Hi,
I have a use case where in after every epoch based on some constraints I want to change the in_features
and out_features
of each Linear
layer in my network
Here is an example
Initial architecture:
Model(
(layers): ModuleList(
(0): Linear(in_features=784, out_features=100, bias=True)
(1): Linear(in_features=884, out_features=50, bias=True)
(2): Linear(in_features=934, out_features=10, bias=True)
)
(relu_activation): ReLU()
(softmax_activation): LogSoftmax()
)
The above network runs for one full epoch, after which, I change the network to look like this:
Model(
(layers): ModuleList(
(0): Linear(in_features=753, out_features=88, bias=True)
(1): Linear(in_features=841, out_features=4, bias=True)
(2): Linear(in_features=845, out_features=10, bias=True)
)
(relu_activation): ReLU()
(softmax_activation): LogSoftmax()
)
As you can see in_features
and out_features
changed after running for an epoch.
Below is how I change the network’s structure
with torch.no_grad():
for layer_idx in range(len(layers)):
w = layers[layer_idx].weight.data.clone()

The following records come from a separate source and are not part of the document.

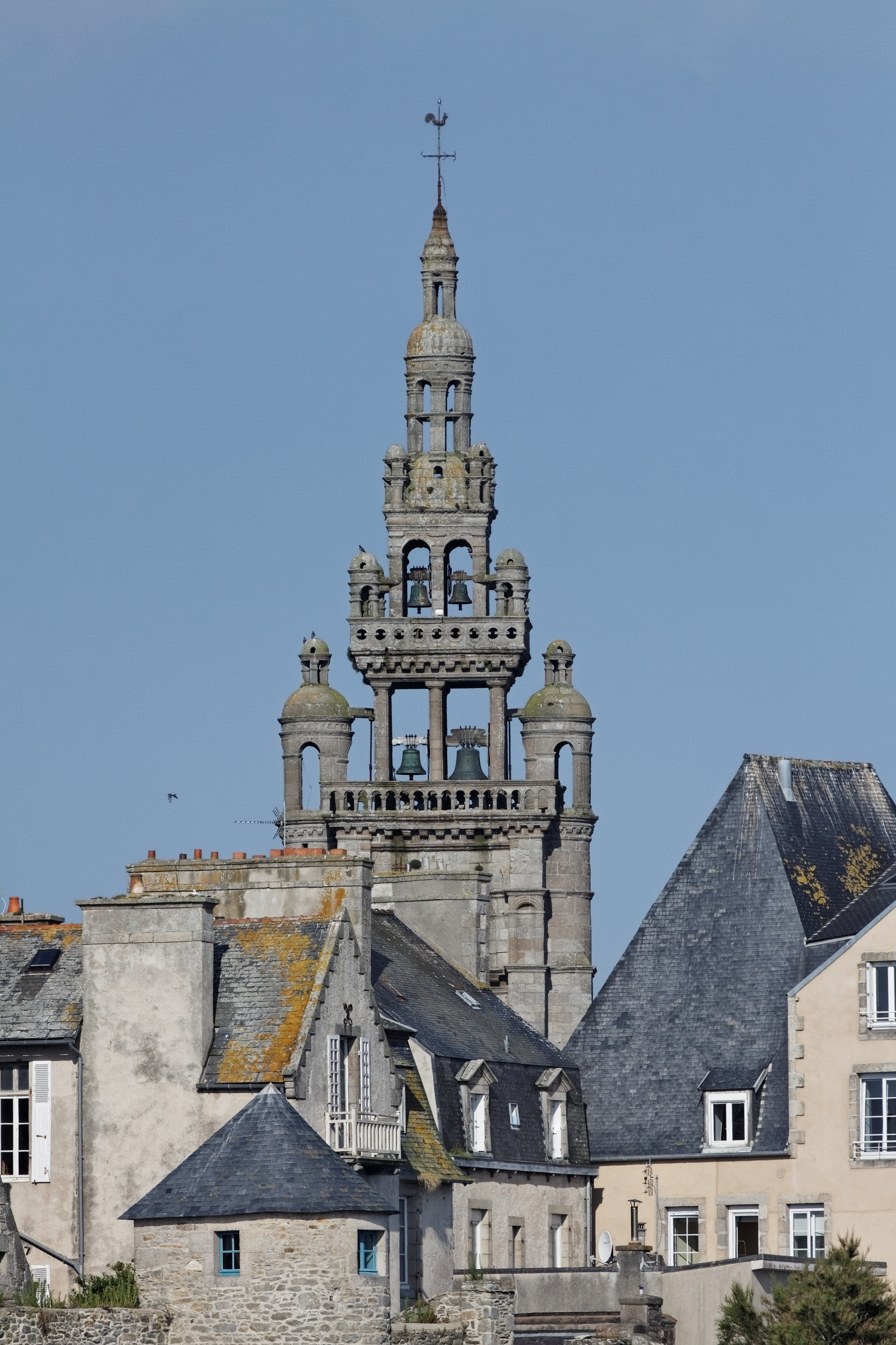 Vue du clocher de l'église Notre-Dame de Croaz-Batz à Roscoff.
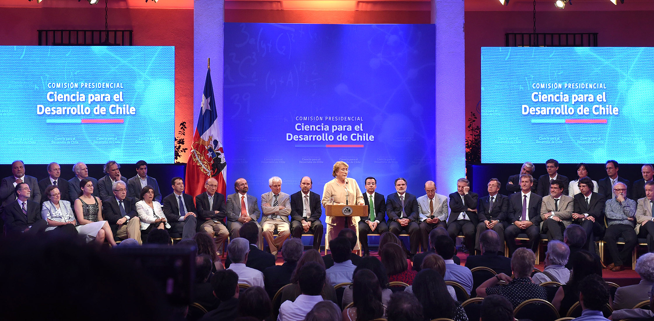 Gobierno de Chile
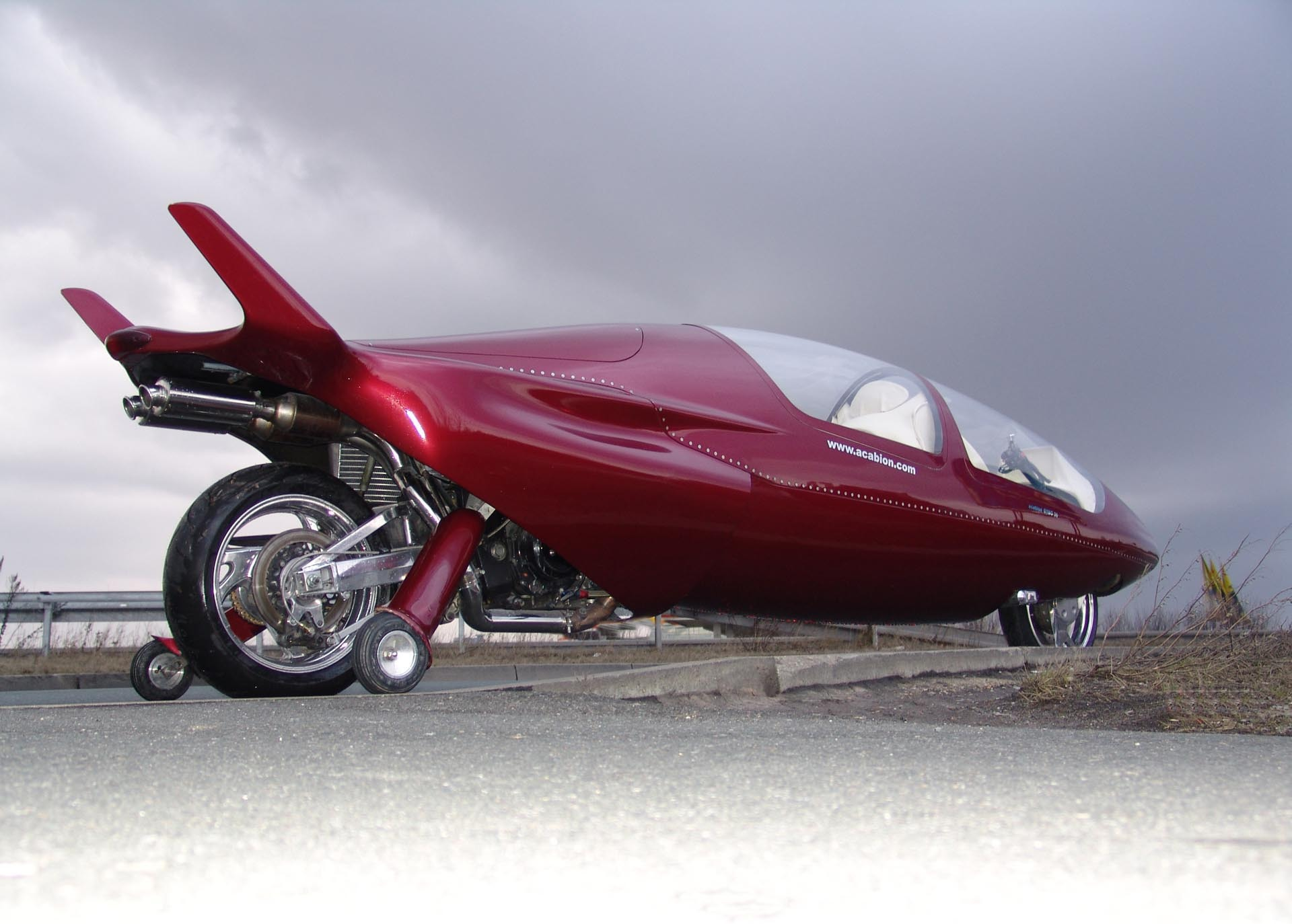 Bildbeschreibung: Acabion GTBO, fotografiert an der A9 Quelle: Acabion TM Stuttgart Fotograf: Peter Maskus Datum: 25. März 2006

b = layers[layer_idx].bias.data.clone()
new_w, new_b = reduce(w, b) # Custom logic to calculate new sets of w and b (always new_b.shape < w.shape)
layers[layer_idx].weight.set_(nn.Parameter(new_w, requires_grad=True))
layers[layer_idx].bias.set_(nn.Parameter(new_b, requires_grad=True))
# Changing the grad values to match the shape of new weights and bias.
# Assigning random values to grad. This is just to match shapes
layers[layer_idx].weight.grad = nn.Parameter(torch.ones(new_w.shape))
layers[layer_idx].bias.grad = nn.Parameter(torch.ones(new_b.shape))
The above code successfully changes the network architecture in the first epoch. But the graph does not execute for the next epoch. I get the below error:
File "/__init__.py", line 127, in run_train
loss.backward()
File "/python3.7/site-packages/torch/tensor.py", line 198, in backward
torch.autograd.backward(self, gradient, retain_graph, create_graph)
File "/python3.7/site-packages/torch/autograd/__init__.py", line 100, in backward
allow_unreachable=True) # allow_unreachable flag
RuntimeError: element 0 of tensors does not require grad and does not have a grad_fn
If i remove the torch.no_grad
block then it says:
RuntimeError: derivative for set_ is not implemented
Can someone point me to the list of things I might messing around with. My end goal is to change the network architecture at every epoch while training.
Any help will be appreciated. Thanks